**Data below:**
● ● ● ● ● ● ●

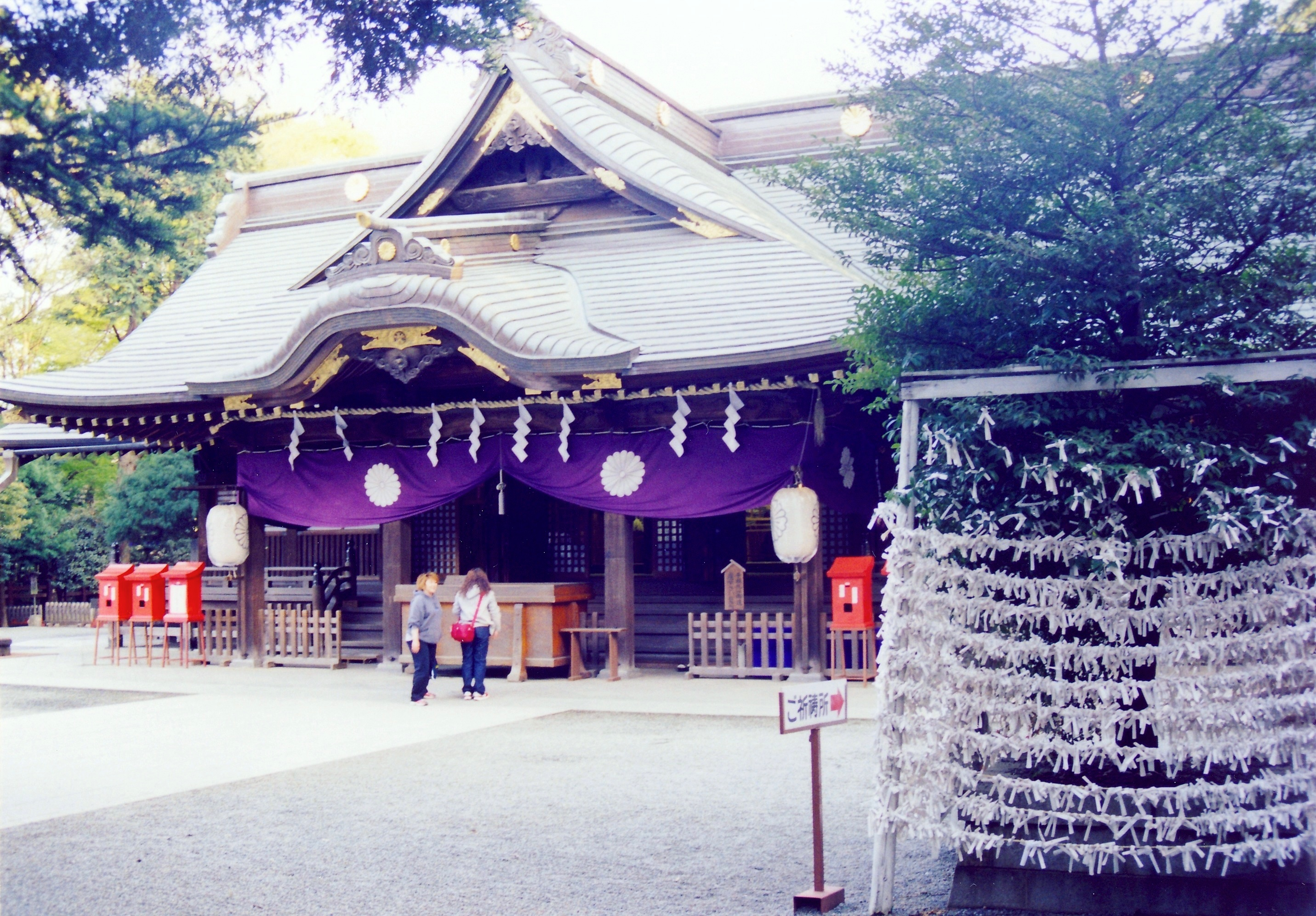 A shrein in Fuchu, Tokyo, Japan（ookunitama-jinjya, 大國魂神社)
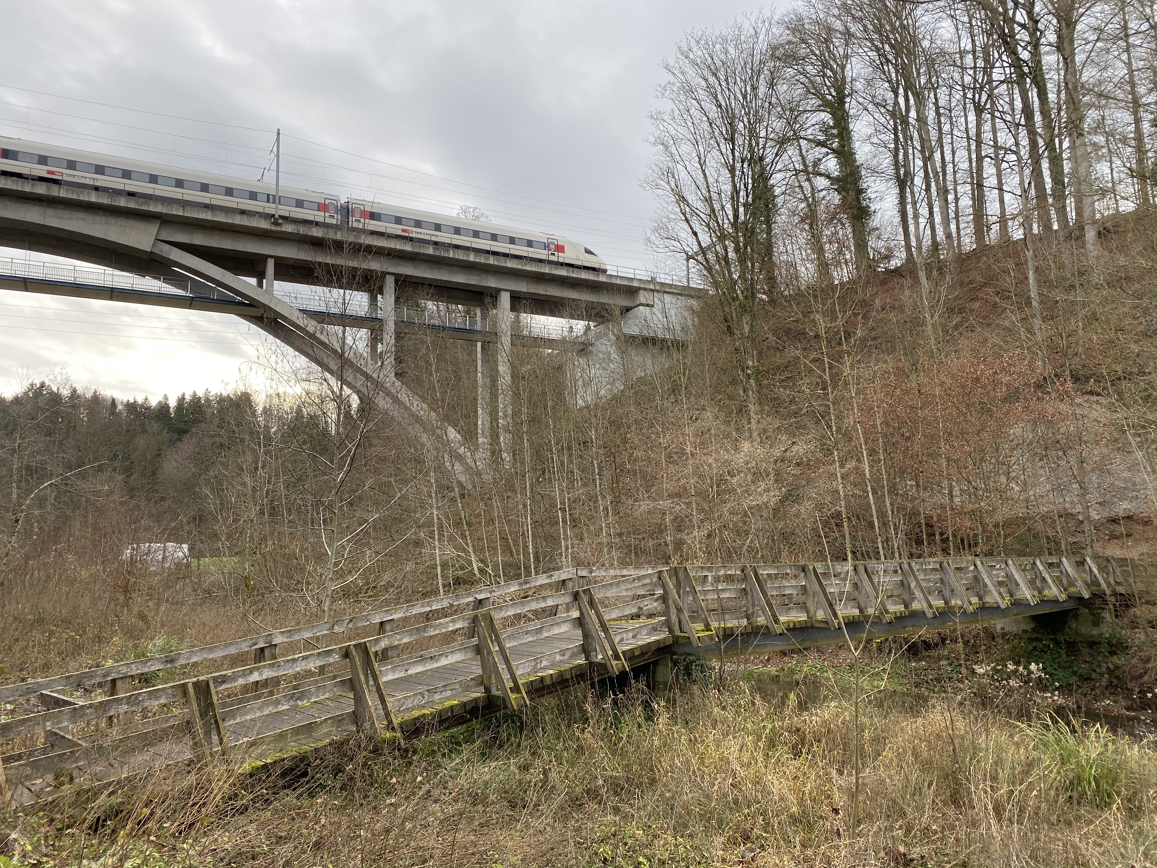 Glattbrücke der SBB und Militärsteg über die Glatt zwischen Flawil und Gossau SG, bei Espel / Isenhammer, SBB RABDe 500 (ICN) darüberfahrend
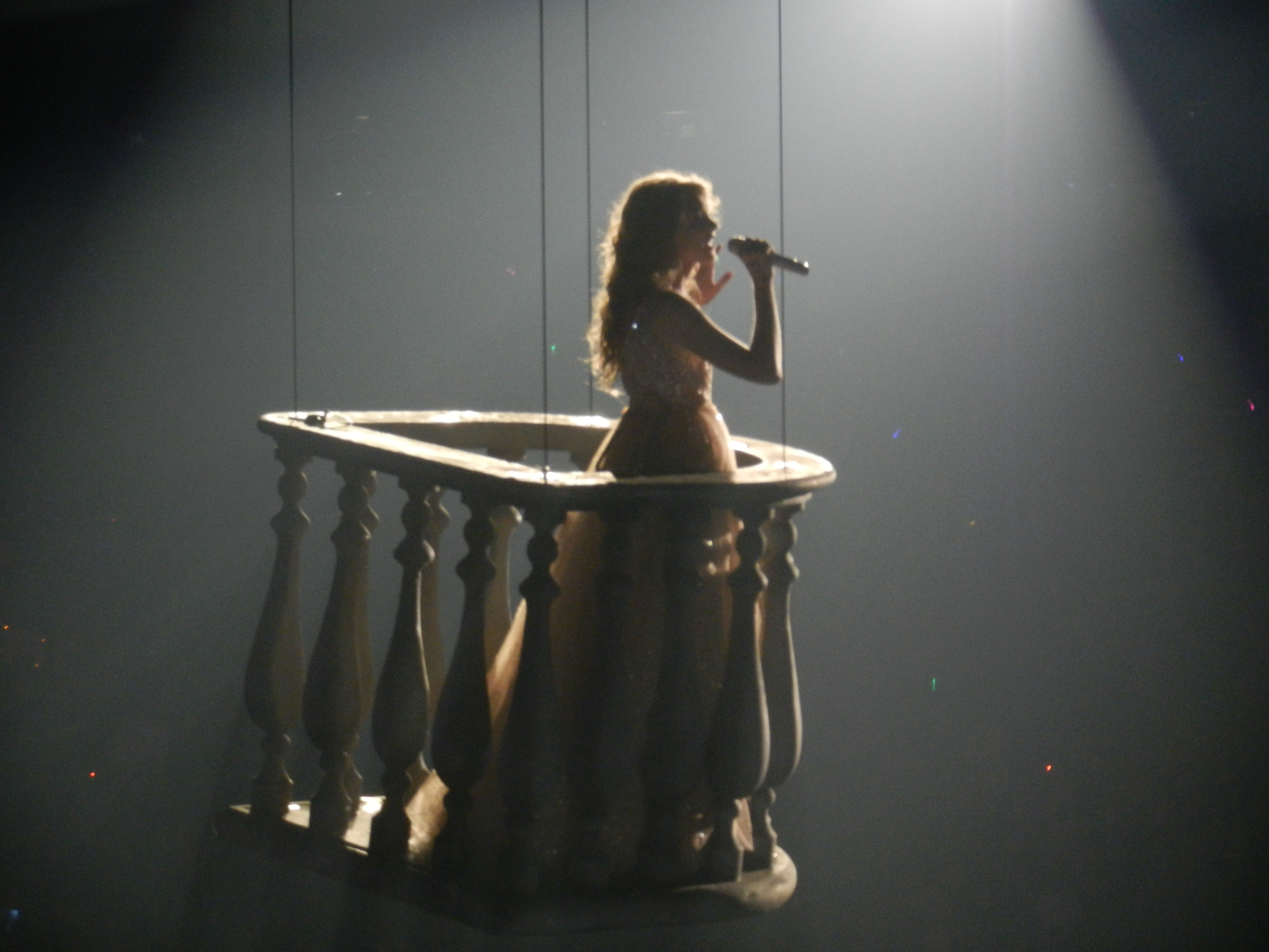 Taylor Swift Live in Vancouver in 2011
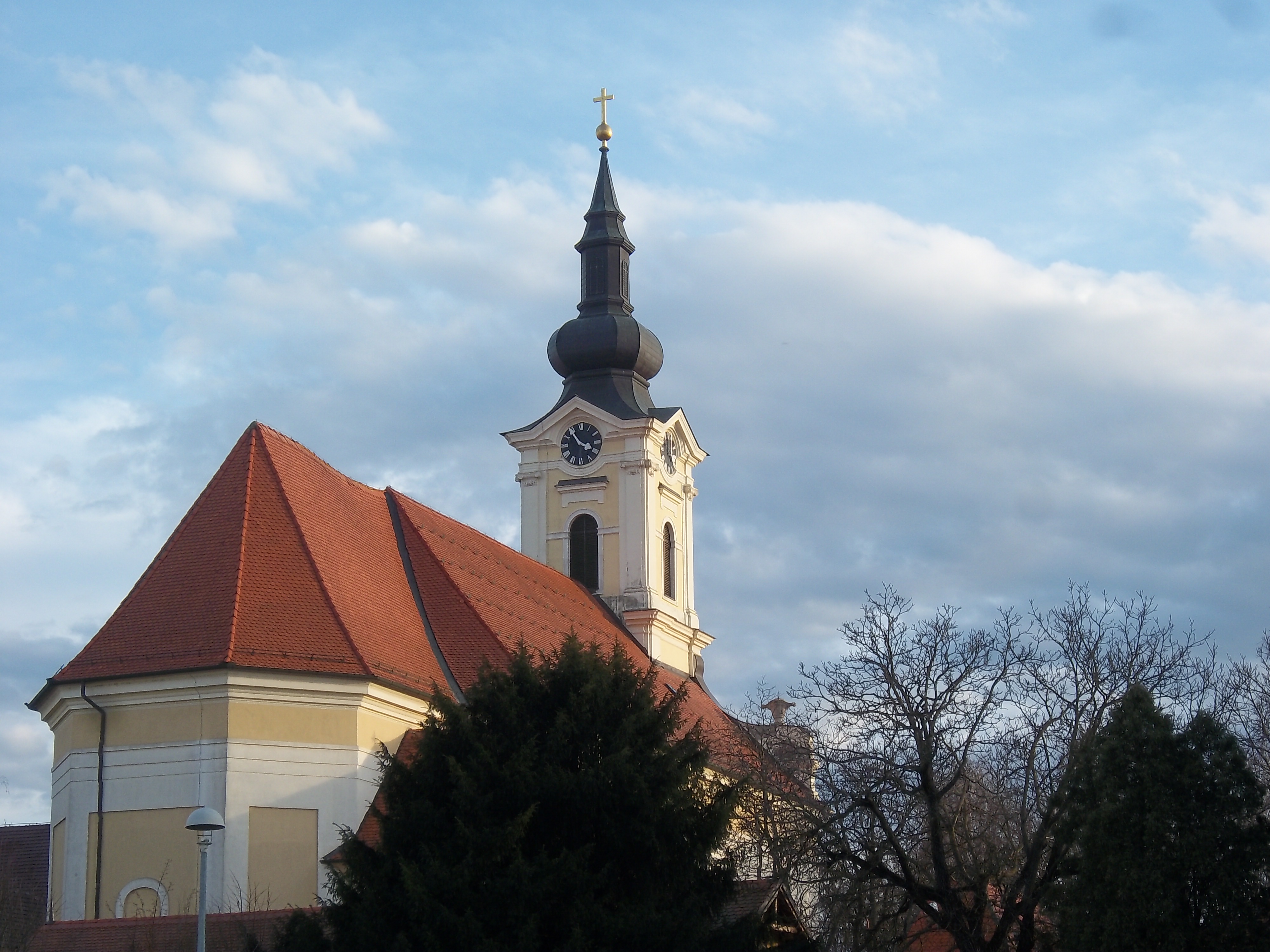 Srpskohrvatski / српскохрватски: Rimokatolička crkva u Vinkovcima u istočnoj Hrvatskoj.

● ● ● ● ● ● ●

**Activity:** Lines from the start of the listing above through the line holding "Taylor Swift Live in Vancouver in 2011" are to be duplicated exactly, and nothing more; leave out the pictures.

**Output of the exercise:**
 A shrein in Fuchu, Tokyo, Japan（ookunitama-jinjya, 大國魂神社)
 Glattbrücke der SBB und Militärsteg über die Glatt zwischen Flawil und Gossau SG, bei Espel / Isenhammer, SBB RABDe 500 (ICN) darüberfahrend
 Taylor Swift Live in Vancouver in 2011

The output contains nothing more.